In Committee here, there will be a further opportunity to discuss this important subject. For today, I shall not go into great detail, but, in short, the Government have asked the Human Fertilisation and Embryology Authority on three separate occasions to produce a report on the safety of the proposed procedures. In its report, the HFEA has concluded that there is no evidence to demonstrate that the procedures are unsafe, but it has recommended a series of pre-clinical research experiments, some of which it describes as critical.

In March this year, the head of the United States Food and Drug Administration warned that there are not enough data on animals or in humans to move to those new techniques, and it is unclear whether the procedures would be effective.

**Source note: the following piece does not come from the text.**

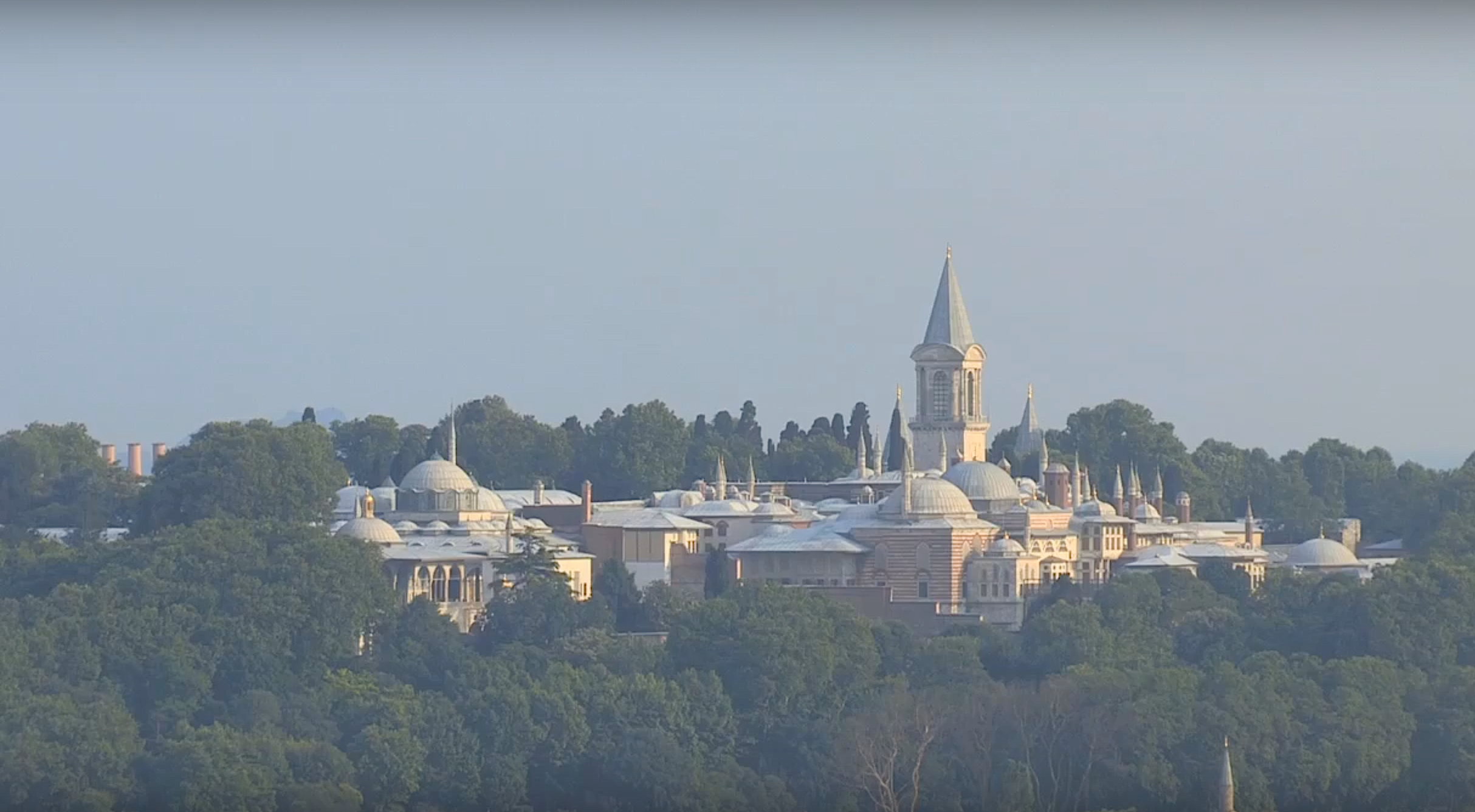 Palais de Topkapi vu d'en face

The noble Lord, Lord Winston, who is of course a leading expert in fertility treatments, has expressed his deep concern, stating that,

“the problem is that I do not believe there has been enough work done to make sure mitochondrial replacement is truly safe”.

Like the head of the Food and Drug Administration, the noble Lord warns that not enough research has been done on animal models and that more tests should be done to assess the risks to the child.

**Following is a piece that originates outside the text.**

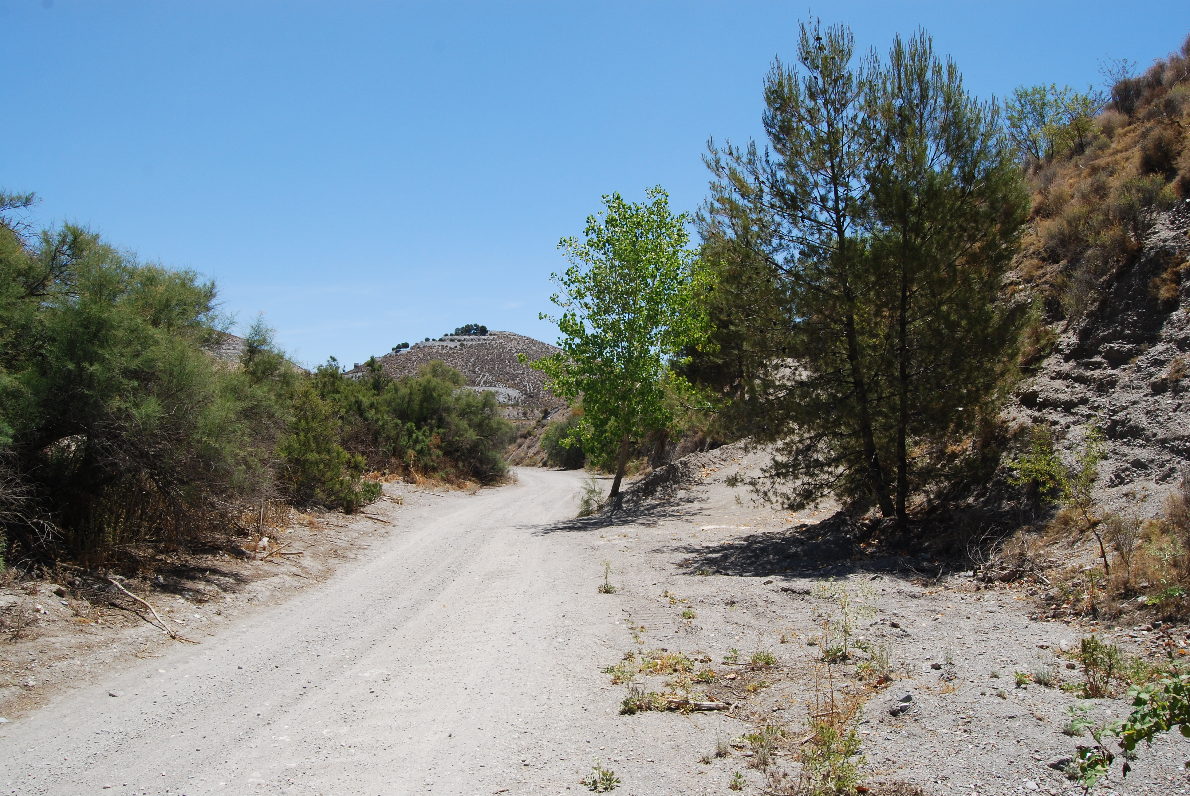 Vista de un olmo en la rambla

In addition, only earlier this week, two leading bioethicists said that the United Kingdom is rushing to introduce mitochondrial transfer despite the profound safety risks. Donna Dickenson, emeritus professor of medical ethics at the University of London, and Marcy Darnovsky, executive director of the US Center for Genetics and Society, pointed to America, where there are “no plans” to allow those techniques. In an article for

New Scientist magazine, the bioethicists highlighted concerns raised by an advisory panel to the US Food and Drug Administration that there is no evidence to support the use of GM techniques in humans. Despite the desire of the biotech industry to stampede us into giving a green light, the risks and safety concerns of those techniques are therefore considerable. Given the importance of public safety, it would be quite wrong to rush into those procedures.

In the context of a Bill that puts the safety and protection of people at the heart of its consideration, it is right to ask Ministers how they intend to provide the necessary scaffold of public protection when such developments occur. Clearly, unamendable regulations will not provide for safety thresholds but, as Members of the House of Commons argued, the Bill could do so.

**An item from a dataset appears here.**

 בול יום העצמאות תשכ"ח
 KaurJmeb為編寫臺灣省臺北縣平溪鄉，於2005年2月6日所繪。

The public need to know that Parliament has properly considered these matters and not been rushed pell-mell into signing them off while pre-clinical research remains unfinished. This is an issue I raised directly with the Secretary of State for Health only yesterday, and in correspondence and in questions to the noble Lord’s department and to the noble Earl, Lord Howe. At the very minimum, I hope that the Minister will reassure the House that no regulations will be laid before Parliament until all the pre-clinical research recommended by the HFEA has been conducted and written up in peer-reviewed journals that are in the public domain, where they can be scrutinised by Members of Parliament and concerned members of the public.

There is much more that could be said, but that can wait until another day and until later stages. For now, I welcome the Bill and hope that it makes good progress on to the statute book. I look forward to the reply of the noble Viscount at the conclusion of our debate.